While working with PDF compression/OCR (https://github.com/gstolarov/pdf-shrink) I found out that some image files (JPX2000 and JBIG2) are not being handled by iTextSharp library I used. Unfortunately options to decode those files in C# are very limited and one that are available don’t properly handle most of the files I had at hand.
Those files (commonly using .j2k extension) are optimized version of the JPEG files to store full color images. They provide somewhat better compression ratio. Nowadays OpenJPEG library is providing functionality to decode them. I found no free C# code that I can use. Since I use PDF functionality in the multiple projects, I didn’t want to create dependency on external native DLL so using OpenJPEG was less then ideal. Other then OpenJPEG library, the only other open source I found dealing with JPX files was XPDF (c++) code (https://github.com/kermitt2/xpdf-4.00/blob/master/xpdf/JPXStream.cc). I migrated and heavily refactored this code to suit my needs.
The resulting code does seem to do the job for all the files I had. The only problem I found is dealing with greyscale files. When stored in PDF those JPX files seems to utilize PDF color space for palette so function to extract images has a palette parameter. When provided it will be utilized, otherwise it will be just black and white. The decodeImage function can be easily modified to use grayscale instead.
To convert JPX files to images use following code:
Image img = new XPdfJpx(byteArray).decodeImage()

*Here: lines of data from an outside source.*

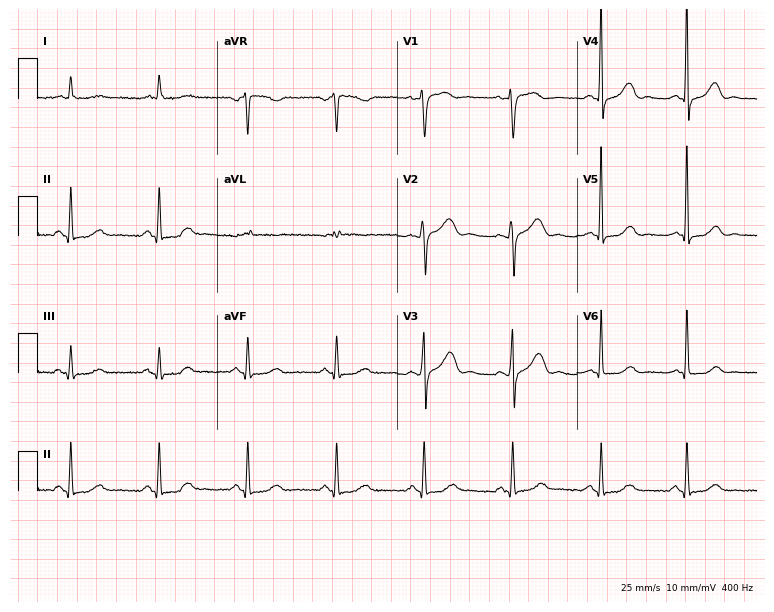
Standard 12-lead ECG recorded from a 50-year-old female. None of these six findings is recorded: first-degree AV block, right bundle branch block, left bundle branch block, sinus bradycardia, atrial fibrillation, sinus tachycardia. Only these six findings were labelled.
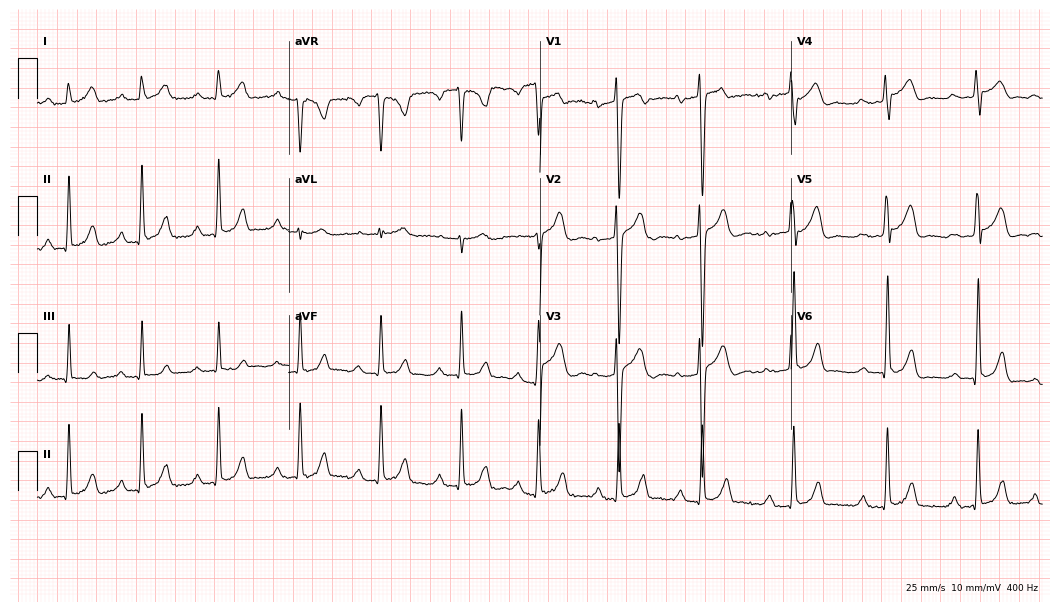
12-lead ECG from a 22-year-old male patient. Findings include first-degree AV block.
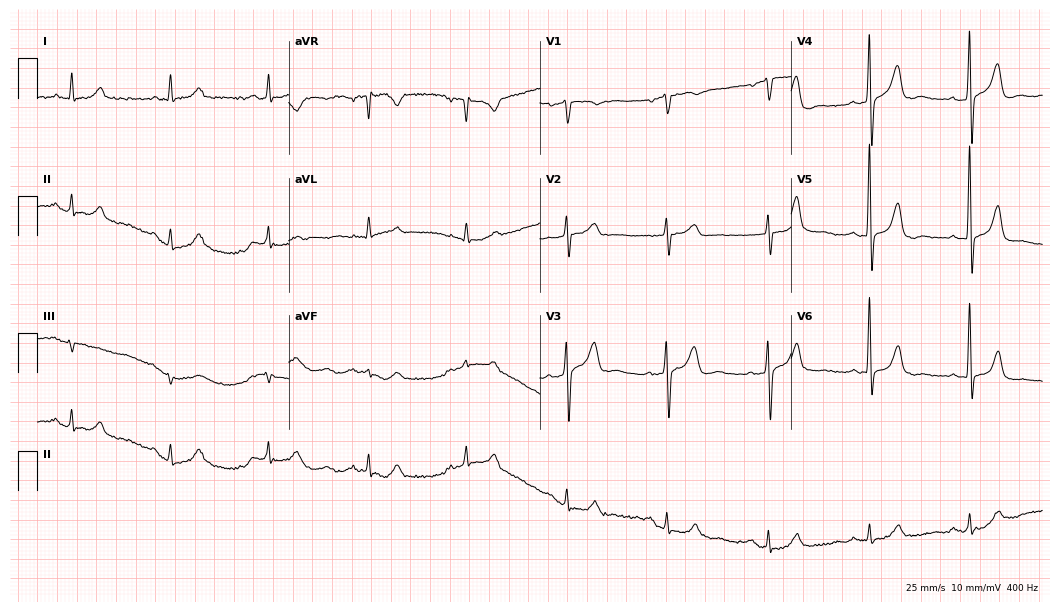
12-lead ECG from a male patient, 70 years old (10.2-second recording at 400 Hz). No first-degree AV block, right bundle branch block, left bundle branch block, sinus bradycardia, atrial fibrillation or sinus tachycardia recorded for this tracing. Only these six findings were labelled.
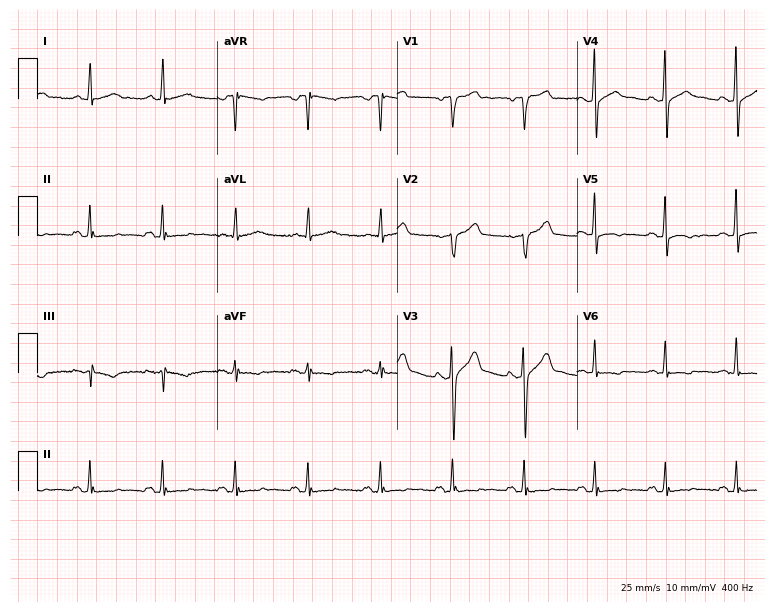
Standard 12-lead ECG recorded from a male, 57 years old. Read as a normal ECG.
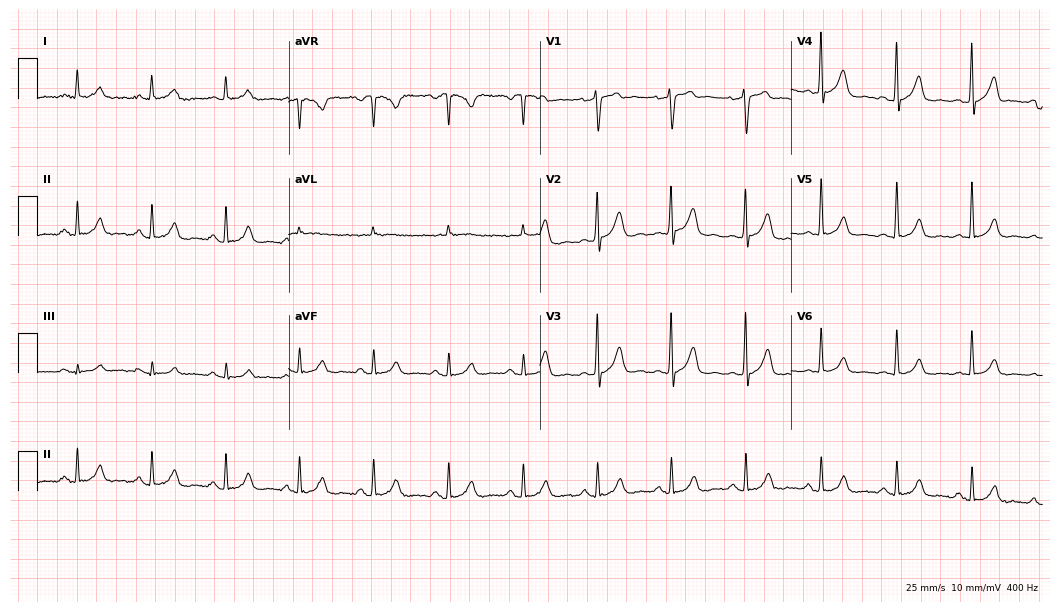
12-lead ECG from a 62-year-old man. Labelled as a normal ECG.
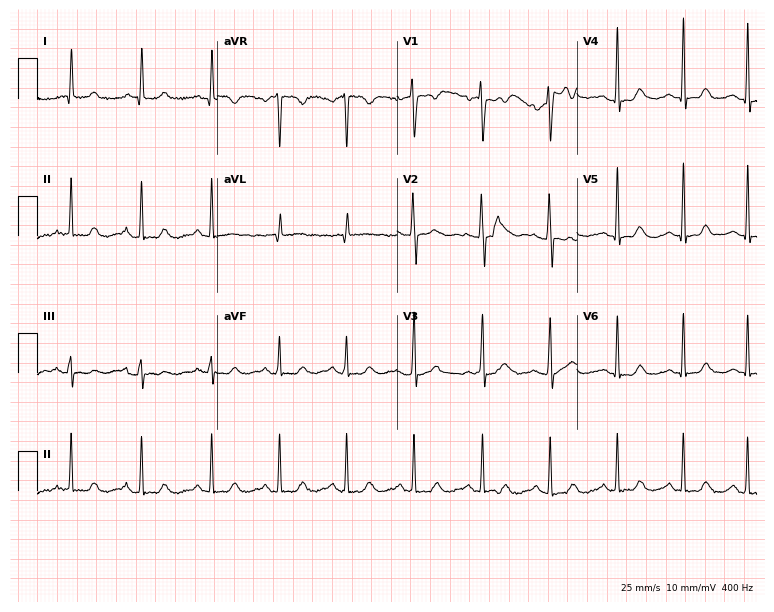
ECG — a female patient, 44 years old. Labelled as a normal ECG.
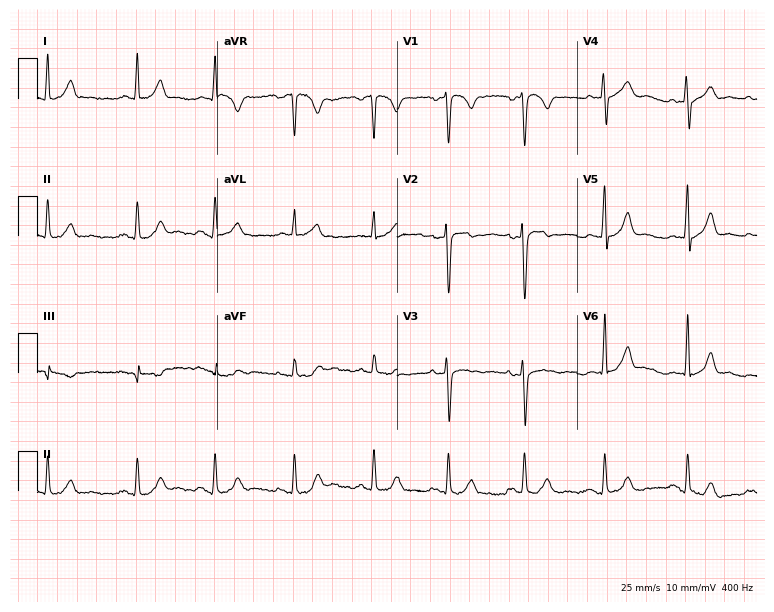
Standard 12-lead ECG recorded from a male patient, 37 years old (7.3-second recording at 400 Hz). Read as a normal ECG.
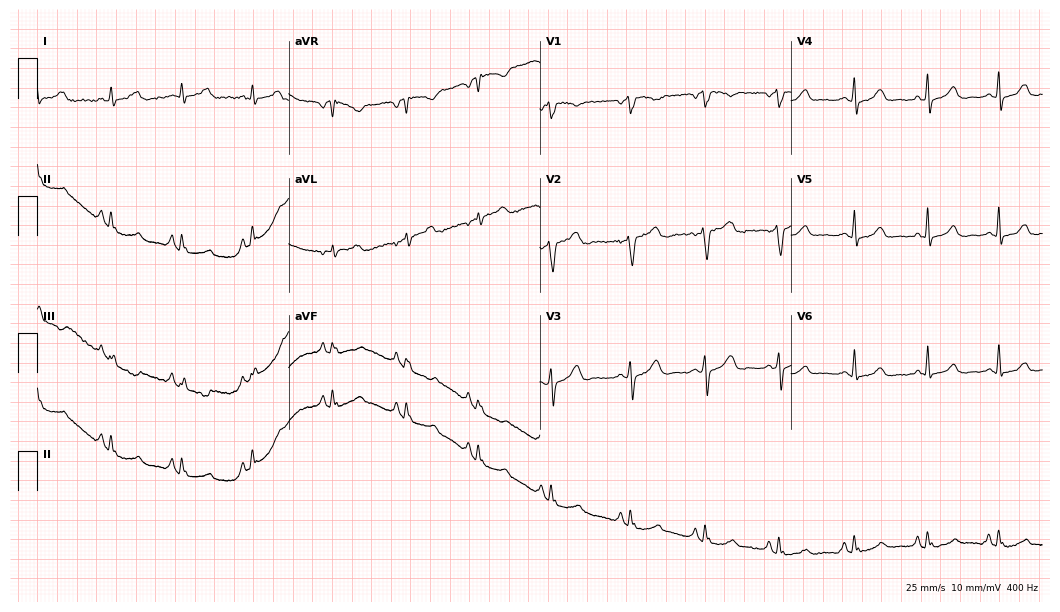
12-lead ECG from a 26-year-old female patient. No first-degree AV block, right bundle branch block, left bundle branch block, sinus bradycardia, atrial fibrillation or sinus tachycardia recorded for this tracing.
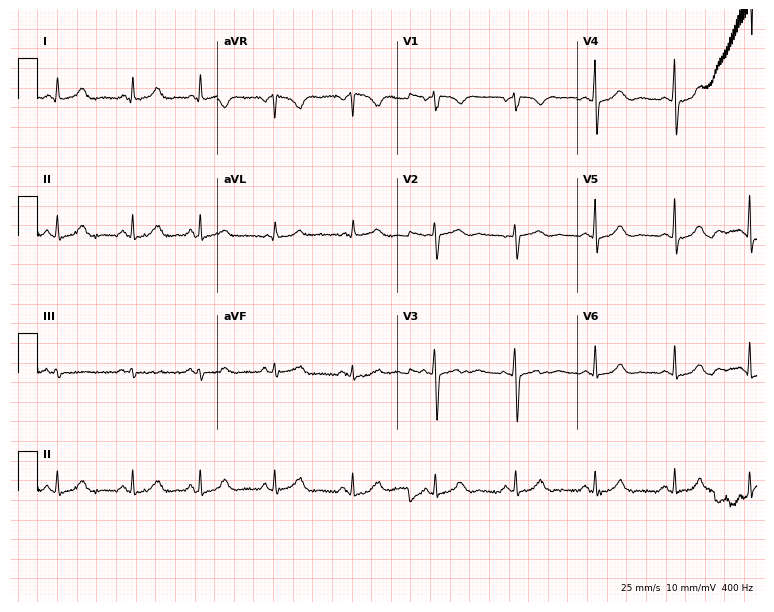
ECG (7.3-second recording at 400 Hz) — a female patient, 38 years old. Labelled as a normal ECG.
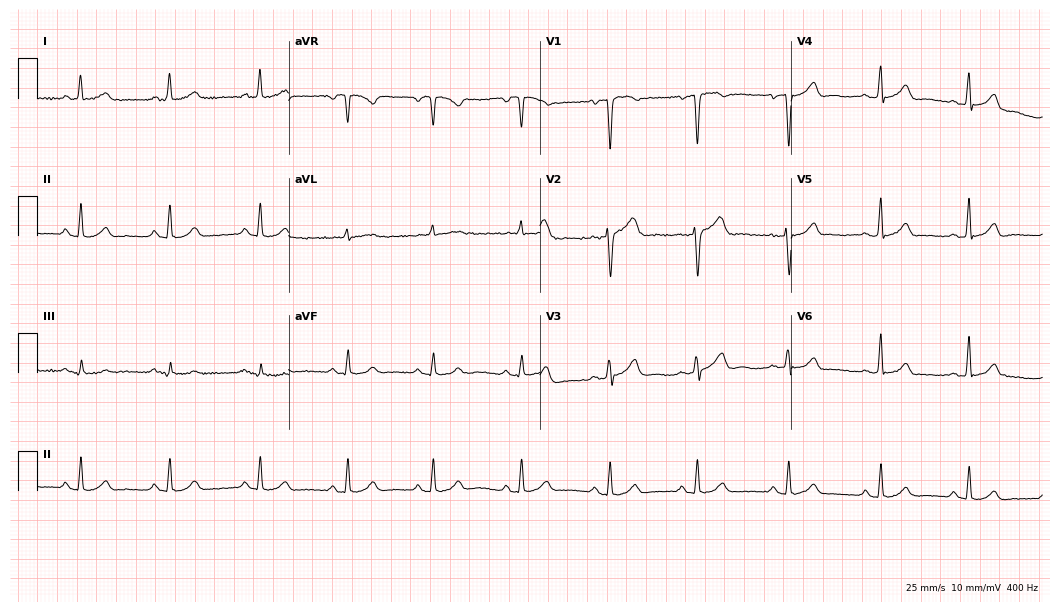
ECG — a 53-year-old male. Labelled as a normal ECG.
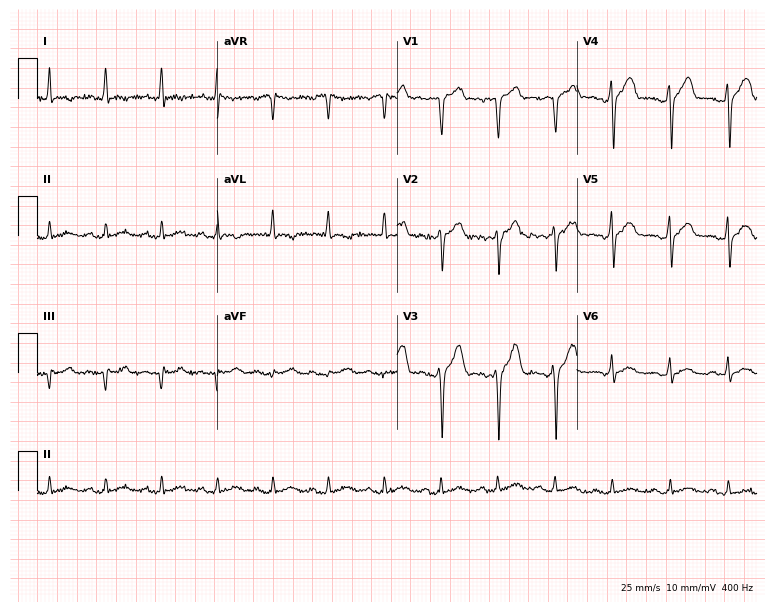
12-lead ECG from a female patient, 25 years old. Shows sinus tachycardia (a sinus rate of 100 beats per minute or more).
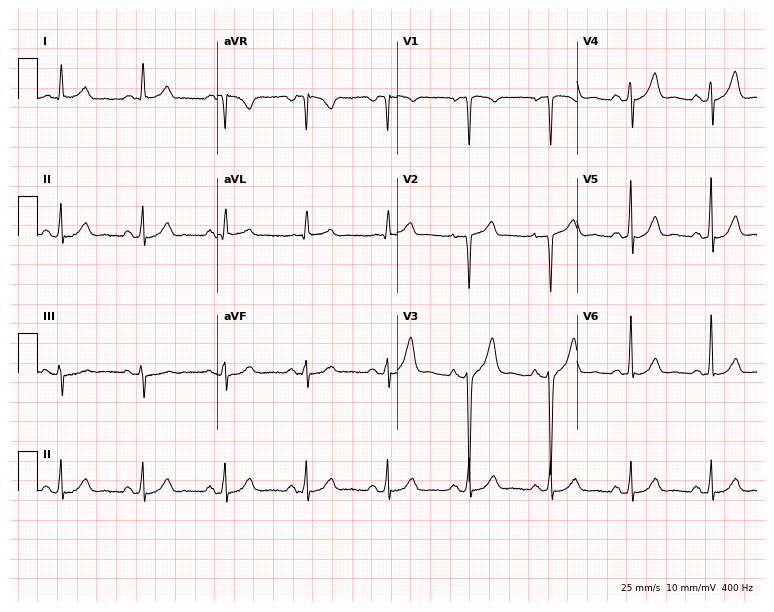
12-lead ECG from a male, 55 years old. Labelled as a normal ECG.

JBIG2 file type was designed to store monochrome images. Actually there is a number of decoders available to handle those files even in c#:
Unfortunately all of those failed to handle most of the files I was testing with. My next step was to try to utilize xPdf (https://github.com/kermitt2/xpdf-4.00/blob/master/xpdf/JBIG2Stream.cc). This one was working much better but still was failing with a lot of files. The final solution was to convert (and heavily refactor) PdfBox Java addon (https://github.com/apache/pdfbox-jbig2). This one while still fails to handle some files but works significantly better then other options.
To convert JBIG files to images use following code:
Image img = new PBoxJBig2(byteData, globBytes).decodeImage();
The second optional parameter is global symbols sometimes used in PDF for the JBIG files.
In the upper right corner of the test application is small folder icon. Once clicked it will prompt for file(s) to open. If one file selected it will open it in the window. If multiple files are selected, it will create a subfolder out in the directory where the files are located, delete all the JPG files from there and create a new JPG file for each file selected.
The application assumes that J2K files are JPX/JPEG2000, and JB2 files are JBIG. For each JB2 file it will check file with the same name and .GLOB extension. If this file is found it will be assumed to contain global symbols for GB2 file.
Test images I used are stored in the testImgs.zip
If you planning to use code in your project just include XPdfImg.cs and have a blast.